Could the data below please be reproduced word for word, without the pictures?
(Provided records begins)
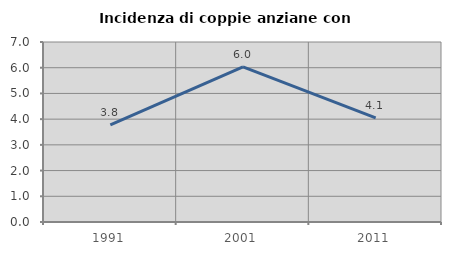
| Category | Incidenza di coppie anziane con figli |
|---|---|
| 1991.0 | 3.78 |
| 2001.0 | 6.032 |
| 2011.0 | 4.052 |
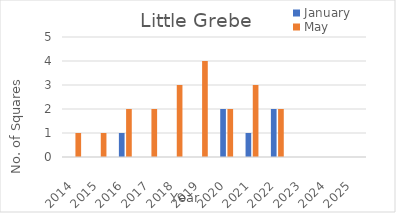
| Category | January | May |
|---|---|---|
| 2014.0 | 0 | 1 |
| 2015.0 | 0 | 1 |
| 2016.0 | 1 | 2 |
| 2017.0 | 0 | 2 |
| 2018.0 | 0 | 3 |
| 2019.0 | 0 | 4 |
| 2020.0 | 2 | 2 |
| 2021.0 | 1 | 3 |
| 2022.0 | 2 | 2 |
| 2023.0 | 0 | 0 |
| 2024.0 | 0 | 0 |
| 2025.0 | 0 | 0 |
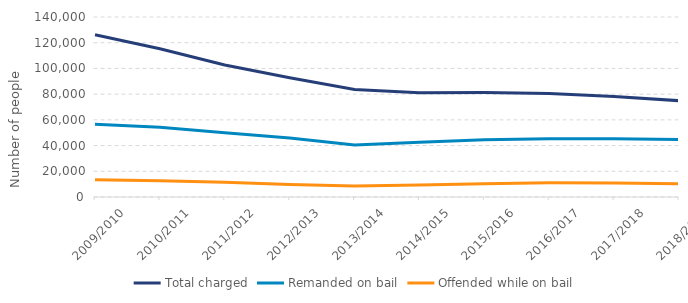
| Category | Total charged | Remanded on bail | Offended while on bail |
|---|---|---|---|
| 2009/2010 | 126189 | 56553 | 13492 |
| 2010/2011 | 115261 | 54192 | 12572 |
| 2011/2012 | 102708 | 50024 | 11536 |
| 2012/2013 | 92678 | 45805 | 9719 |
| 2013/2014 | 83618 | 40431 | 8521 |
| 2014/2015 | 81113 | 42586 | 9343 |
| 2015/2016 | 81360 | 44483 | 10298 |
| 2016/2017 | 80528 | 45292 | 11049 |
| 2017/2018 | 78102 | 45247 | 10886 |
| 2018/2019 | 74907 | 44680 | 10332 |
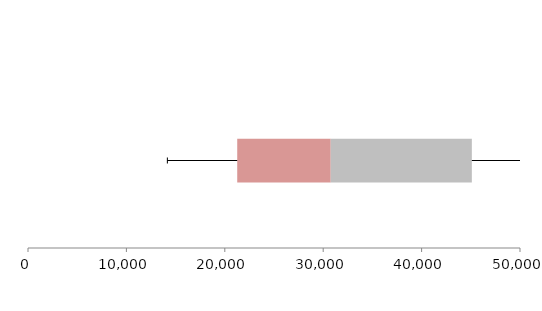
| Category | Series 1 | Series 2 | Series 3 |
|---|---|---|---|
| 0 | 21262.587 | 9502.49 | 14340.834 |
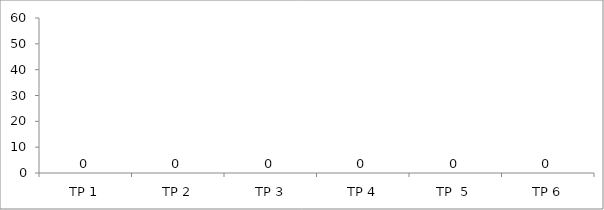
| Category | BIL. MURID |
|---|---|
| TP 1 | 0 |
| TP 2 | 0 |
|  TP 3 | 0 |
| TP 4 | 0 |
| TP  5 | 0 |
| TP 6 | 0 |
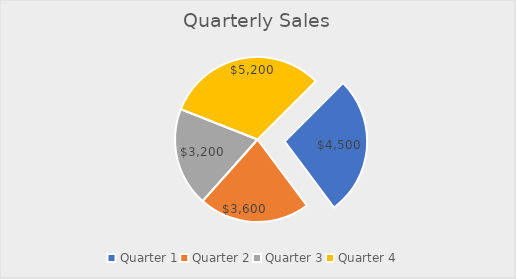
| Category | Sales |
|---|---|
| Quarter 1 | 4500 |
| Quarter 2 | 3600 |
| Quarter 3 | 3200 |
| Quarter 4 | 5200 |
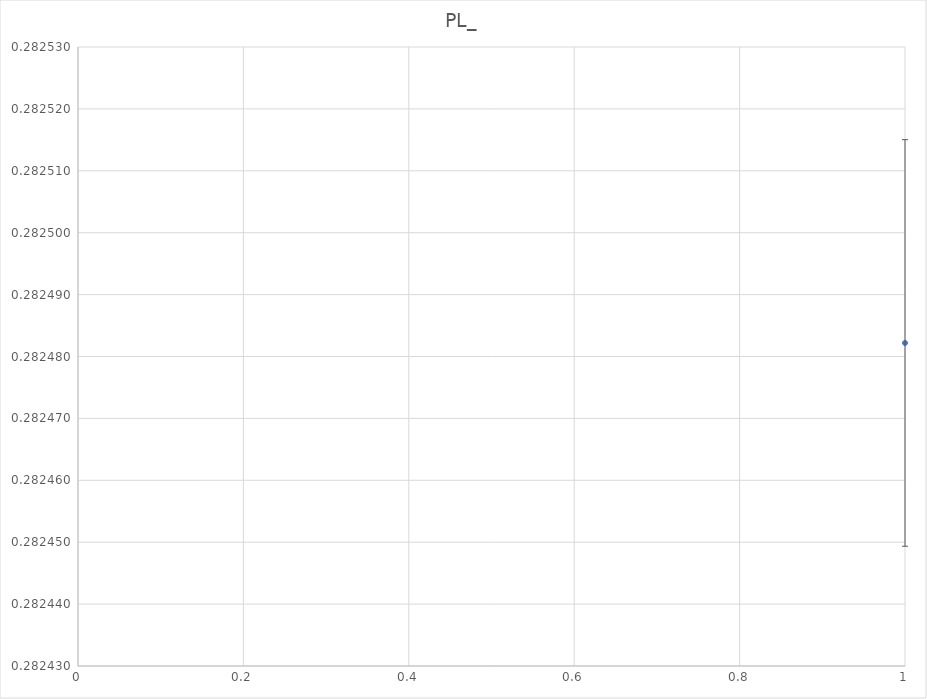
| Category | Series 0 |
|---|---|
| 0 | 0.282 |
| 1 | 0.282 |
| 2 | 0.282 |
| 3 | 0.282 |
| 4 | 0.282 |
| 5 | 0.282 |
| 6 | 0.282 |
| 7 | 0.283 |
| 8 | 0.282 |
| 9 | 0.282 |
| 10 | 0.282 |
| 11 | 0.282 |
| 12 | 0.283 |
| 13 | 0.282 |
| 14 | 0.282 |
| 15 | 0.282 |
| 16 | 0.282 |
| 17 | 0.282 |
| 18 | 0.282 |
| 19 | 0.283 |
| 20 | 0.282 |
| 21 | 0.282 |
| 22 | 0.282 |
| 23 | 0.282 |
| 24 | 0.282 |
| 25 | 0.283 |
| 26 | 0.282 |
| 27 | 0.282 |
| 28 | 0.282 |
| 29 | 0.282 |
| 30 | 0.283 |
| 31 | 0.282 |
| 32 | 0.282 |
| 33 | 0.282 |
| 34 | 0.282 |
| 35 | 0.283 |
| 36 | 0.282 |
| 37 | 0.283 |
| 38 | 0.282 |
| 39 | 0.282 |
| 40 | 0.282 |
| 41 | 0.282 |
| 42 | 0.282 |
| 43 | 0.282 |
| 44 | 0.283 |
| 45 | 0.282 |
| 46 | 0.282 |
| 47 | 0.282 |
| 48 | 0.282 |
| 49 | 0.283 |
| 50 | 0.282 |
| 51 | 0.282 |
| 52 | 0.282 |
| 53 | 0.282 |
| 54 | 0.282 |
| 55 | 0.282 |
| 56 | 0.282 |
| 57 | 0.282 |
| 58 | 0.283 |
| 59 | 0.283 |
| 60 | 0.282 |
| 61 | 0.282 |
| 62 | 0.282 |
| 63 | 0.282 |
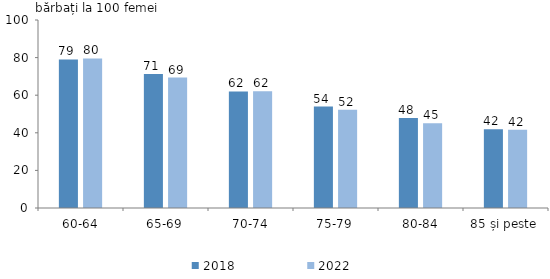
| Category | 2018 | 2022 |
|---|---|---|
| 60-64 | 79 | 79.536 |
| 65-69 | 71.289 | 69.368 |
| 70-74 | 62 | 62.042 |
| 75-79 | 53.979 | 52.288 |
| 80-84 | 47.931 | 45.027 |
| 85 și peste | 41.84 | 41.578 |
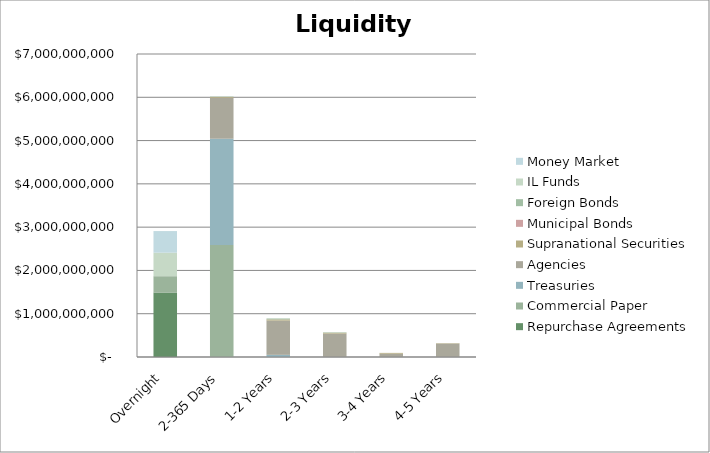
| Category | Repurchase Agreements | Commercial Paper | Treasuries | Agencies | Supranational Securities | Municipal Bonds | Foreign Bonds | IL Funds | Money Market |
|---|---|---|---|---|---|---|---|---|---|
| Overnight | 1490225000 | 376300000 | 0 | 0 | 0 | 0 | 0 | 543000000 | 500000000 |
| 2-365 Days | 0 | 2590000000 | 2450000000 | 946002000 | 20000000 | 0 | 10000000 | 0 | 0 |
| 1-2 Years | 0 | 0 | 50000000 | 790001000 | 30000000 | 0 | 20000000 | 0 | 0 |
| 2-3 Years | 0 | 0 | 0 | 540007000 | 20000000 | 0 | 10000000 | 0 | 0 |
| 3-4 Years | 0 | 0 | 0 | 75005000 | 20000000 | 410000 | 0 | 0 | 0 |
| 4-5 Years | 0 | 0 | 0 | 310035000 | 10000000 | 95000 | 0 | 0 | 0 |
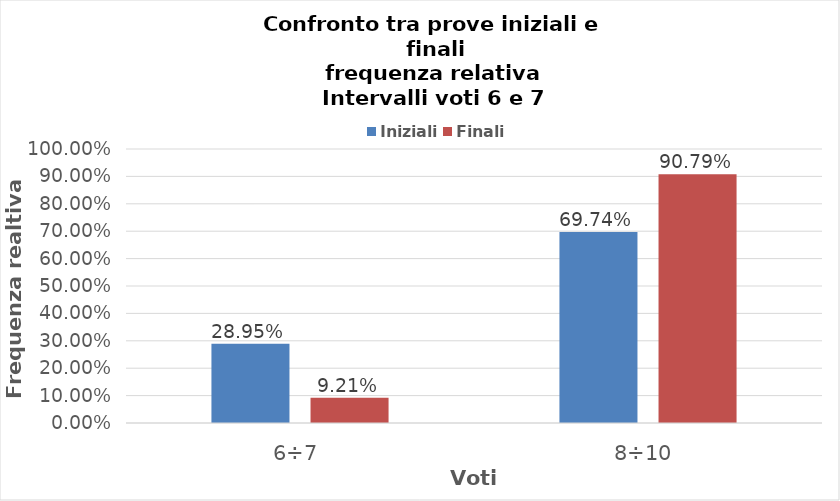
| Category | Iniziali | Finali |
|---|---|---|
| 6÷7 | 0.289 | 0.092 |
| 8÷10 | 0.697 | 0.908 |
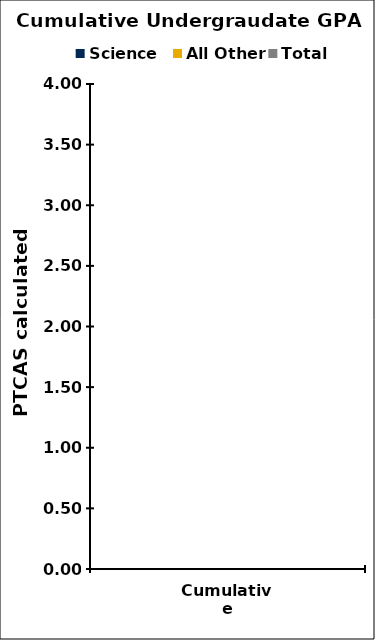
| Category | Science | All Other | Total |
|---|---|---|---|
| Cumulative | 0 | 0 | 0 |
(Provided records ends)
### Result for this exercise
| Category | Incidenza di coppie anziane con figli |
|---|---|
| 1991.0 | 3.78 |
| 2001.0 | 6.032 |
| 2011.0 | 4.052 |
| Category | January | May |
|---|---|---|
| 2014.0 | 0 | 1 |
| 2015.0 | 0 | 1 |
| 2016.0 | 1 | 2 |
| 2017.0 | 0 | 2 |
| 2018.0 | 0 | 3 |
| 2019.0 | 0 | 4 |
| 2020.0 | 2 | 2 |
| 2021.0 | 1 | 3 |
| 2022.0 | 2 | 2 |
| 2023.0 | 0 | 0 |
| 2024.0 | 0 | 0 |
| 2025.0 | 0 | 0 |
| Category | Total charged | Remanded on bail | Offended while on bail |
|---|---|---|---|
| 2009/2010 | 126189 | 56553 | 13492 |
| 2010/2011 | 115261 | 54192 | 12572 |
| 2011/2012 | 102708 | 50024 | 11536 |
| 2012/2013 | 92678 | 45805 | 9719 |
| 2013/2014 | 83618 | 40431 | 8521 |
| 2014/2015 | 81113 | 42586 | 9343 |
| 2015/2016 | 81360 | 44483 | 10298 |
| 2016/2017 | 80528 | 45292 | 11049 |
| 2017/2018 | 78102 | 45247 | 10886 |
| 2018/2019 | 74907 | 44680 | 10332 |
| Category | Series 1 | Series 2 | Series 3 |
|---|---|---|---|
| 0 | 21262.587 | 9502.49 | 14340.834 |
| Category | BIL. MURID |
|---|---|
| TP 1 | 0 |
| TP 2 | 0 |
|  TP 3 | 0 |
| TP 4 | 0 |
| TP  5 | 0 |
| TP 6 | 0 |
| Category | Sales |
|---|---|
| Quarter 1 | 4500 |
| Quarter 2 | 3600 |
| Quarter 3 | 3200 |
| Quarter 4 | 5200 |
| Category | Series 0 |
|---|---|
| 0 | 0.282 |
| 1 | 0.282 |
| 2 | 0.282 |
| 3 | 0.282 |
| 4 | 0.282 |
| 5 | 0.282 |
| 6 | 0.282 |
| 7 | 0.283 |
| 8 | 0.282 |
| 9 | 0.282 |
| 10 | 0.282 |
| 11 | 0.282 |
| 12 | 0.283 |
| 13 | 0.282 |
| 14 | 0.282 |
| 15 | 0.282 |
| 16 | 0.282 |
| 17 | 0.282 |
| 18 | 0.282 |
| 19 | 0.283 |
| 20 | 0.282 |
| 21 | 0.282 |
| 22 | 0.282 |
| 23 | 0.282 |
| 24 | 0.282 |
| 25 | 0.283 |
| 26 | 0.282 |
| 27 | 0.282 |
| 28 | 0.282 |
| 29 | 0.282 |
| 30 | 0.283 |
| 31 | 0.282 |
| 32 | 0.282 |
| 33 | 0.282 |
| 34 | 0.282 |
| 35 | 0.283 |
| 36 | 0.282 |
| 37 | 0.283 |
| 38 | 0.282 |
| 39 | 0.282 |
| 40 | 0.282 |
| 41 | 0.282 |
| 42 | 0.282 |
| 43 | 0.282 |
| 44 | 0.283 |
| 45 | 0.282 |
| 46 | 0.282 |
| 47 | 0.282 |
| 48 | 0.282 |
| 49 | 0.283 |
| 50 | 0.282 |
| 51 | 0.282 |
| 52 | 0.282 |
| 53 | 0.282 |
| 54 | 0.282 |
| 55 | 0.282 |
| 56 | 0.282 |
| 57 | 0.282 |
| 58 | 0.283 |
| 59 | 0.283 |
| 60 | 0.282 |
| 61 | 0.282 |
| 62 | 0.282 |
| 63 | 0.282 |
| Category | 2018 | 2022 |
|---|---|---|
| 60-64 | 79 | 79.536 |
| 65-69 | 71.289 | 69.368 |
| 70-74 | 62 | 62.042 |
| 75-79 | 53.979 | 52.288 |
| 80-84 | 47.931 | 45.027 |
| 85 și peste | 41.84 | 41.578 |
| Category | Repurchase Agreements | Commercial Paper | Treasuries | Agencies | Supranational Securities | Municipal Bonds | Foreign Bonds | IL Funds | Money Market |
|---|---|---|---|---|---|---|---|---|---|
| Overnight | 1490225000 | 376300000 | 0 | 0 | 0 | 0 | 0 | 543000000 | 500000000 |
| 2-365 Days | 0 | 2590000000 | 2450000000 | 946002000 | 20000000 | 0 | 10000000 | 0 | 0 |
| 1-2 Years | 0 | 0 | 50000000 | 790001000 | 30000000 | 0 | 20000000 | 0 | 0 |
| 2-3 Years | 0 | 0 | 0 | 540007000 | 20000000 | 0 | 10000000 | 0 | 0 |
| 3-4 Years | 0 | 0 | 0 | 75005000 | 20000000 | 410000 | 0 | 0 | 0 |
| 4-5 Years | 0 | 0 | 0 | 310035000 | 10000000 | 95000 | 0 | 0 | 0 |
| Category | Iniziali | Finali |
|---|---|---|
| 6÷7 | 0.289 | 0.092 |
| 8÷10 | 0.697 | 0.908 |
| Category | Science | All Other | Total |
|---|---|---|---|
| Cumulative | 0 | 0 | 0 |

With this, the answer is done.